Same case for the redirect to the other way: "zh-yue" -> "yue".
One problem is that existing templates or modules are looking for fallbacks to "zh" for missing translations by just looking for the presence of the "zh-" prefix.
The complete BCP47 mechanism for language fallbacks remains to be implemented in core MediaWiki (and then used in Lua, #language, the Translate extension (including Translate admin interfaces), and various Lua modules, and various legacy templates using #if or #switch).
And we need to port language fallback lists registered in each locale with CLDR data. But here also the CLDR data are largely incomplete. We should then still use our own more complete fallback rules even if some of them are criticable notably when they are for minority languages as spoken in different countries with very different major languages!
E.g. the Fallback for "gsw" should be "de" before "fr" in Germany and Swizerland, but it should be "fr" before "de" in France; if a country code is appended:
* "gsw-de" will only fallback to "de" ("fr" will be ignored, except possibly near Aachen, or in Kehl and in Saarland very near from the French border), before English
* "gsw-ch" will fallback to "de" before "fr" and then "en";
* "gsw-fr" (Alsacien) will fallback only to "fr" before English (German is not considered acceptable locally).
Existing CLDR libraries also lacks support for the metadata in the IANA subtag registry, when it suggests replacement codes for deprecated codes (that are still conforming, and never deleted, even of their use is strongly discouraged for new data, e.g. "jw" is still used instead of "jv", or "iw" instead of "he", in many Java applications and in Android's version of Dalvik VM that has no decent support of BCP47)
We also need a way to detect legacy BCP47 codes with unclear replacement, such as "bi" (the only language family encoded with 3-letters in ISO 639-5 which is also inherited with a 2-letter code from ISO 639-1, in addition to the 3-letter code that was also added in ISO 639-2 long before, when it was incorrectly considered as an isolated langage and today not even as a macrolanguage like "qu" Quechua that is hardly a macroanguage and should become a family too in ISO 639-5)
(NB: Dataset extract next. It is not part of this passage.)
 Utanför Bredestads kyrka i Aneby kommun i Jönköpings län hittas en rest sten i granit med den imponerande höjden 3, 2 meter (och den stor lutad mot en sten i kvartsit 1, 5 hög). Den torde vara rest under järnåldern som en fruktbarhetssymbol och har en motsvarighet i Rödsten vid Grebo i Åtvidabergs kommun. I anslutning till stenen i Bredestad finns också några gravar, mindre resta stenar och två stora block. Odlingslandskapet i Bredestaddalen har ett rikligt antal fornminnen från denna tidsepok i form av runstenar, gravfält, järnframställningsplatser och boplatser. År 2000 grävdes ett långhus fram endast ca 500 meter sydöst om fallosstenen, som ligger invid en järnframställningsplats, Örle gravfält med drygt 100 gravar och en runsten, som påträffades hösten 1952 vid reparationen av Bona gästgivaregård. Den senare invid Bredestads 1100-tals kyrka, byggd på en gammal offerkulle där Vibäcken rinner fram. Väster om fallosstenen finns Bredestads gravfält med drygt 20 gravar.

The implicit replacement subtags for many redundant ISO 639-2 and ISO 639-3 codes that have equivalent mappings to ISO 639-1 recommended by BCP47) should be implemented without troubles, and other 3-letter codes rom ISO639-2(B) also have a recommanded mapping to ISO639-2(T) if there's no ISO 639-1 (this is compatible with the single code used either in ISO639-3 or ISO639-5).
Most of the last comment is unrelated to this report.
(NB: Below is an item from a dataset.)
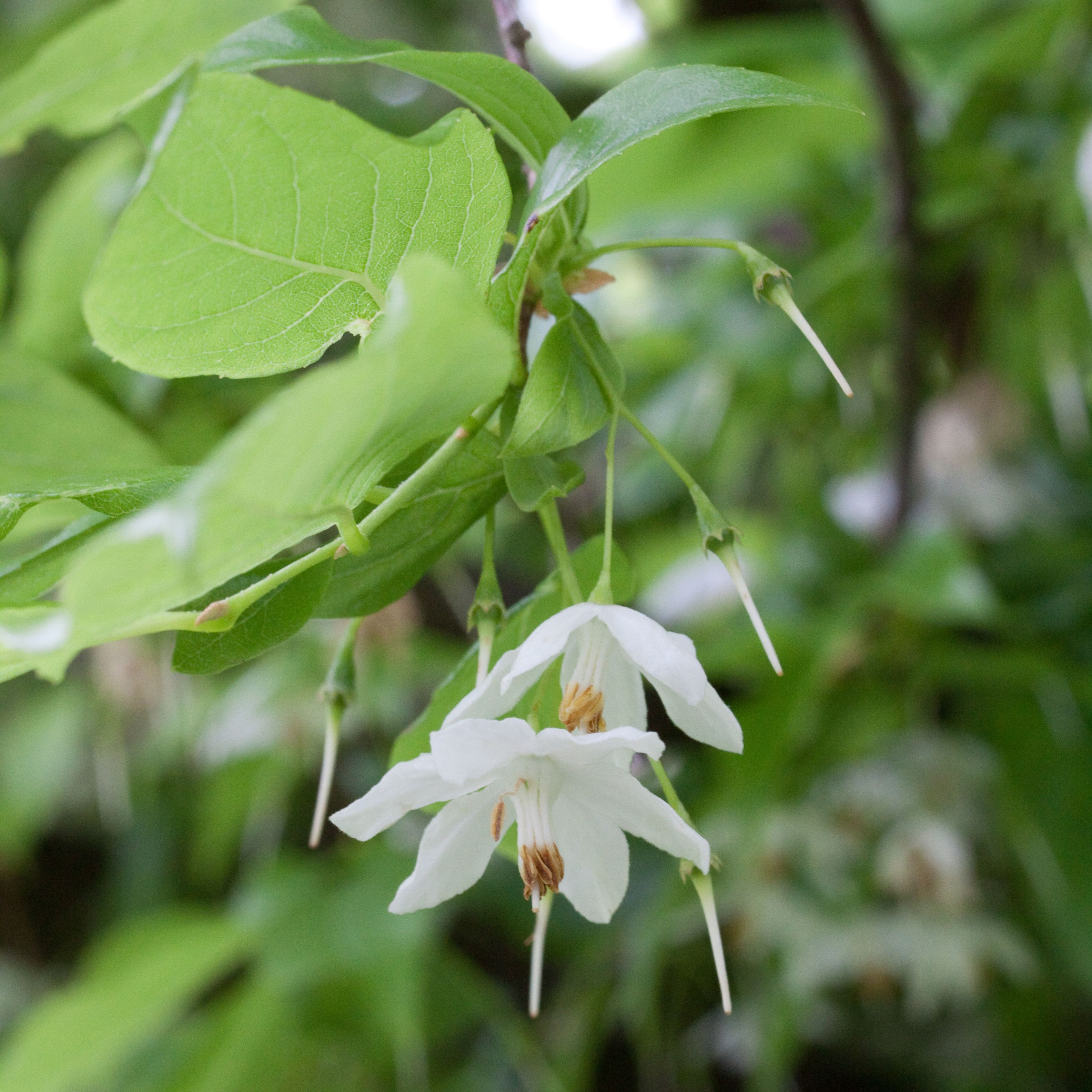 Fleurs de Sinojackia xylocarpa - Jardin botanique de Strasbourg

(In reply to Andre Klapper from comment #24)
> Most of the last comment is unrelated to this report.
Does your own comment add anything relevant? I just recall that renaming cannot be done simply on a single code, we need to handle the legacy usage by hadling them as equivalents until everthing is fixed (this cans be difficult to check without using trackers to measure their remaining usage, spread across multiple wikis including wikis in other languages).
(In reply to Philippe Verdy from comment #25)
> (In reply to Andre Klapper from comment #24)
> > Most of the last comment is unrelated to this report.
> Does your own comment add anything relevant?
It might save people some time reading.
Please file separate aspects as separate issues.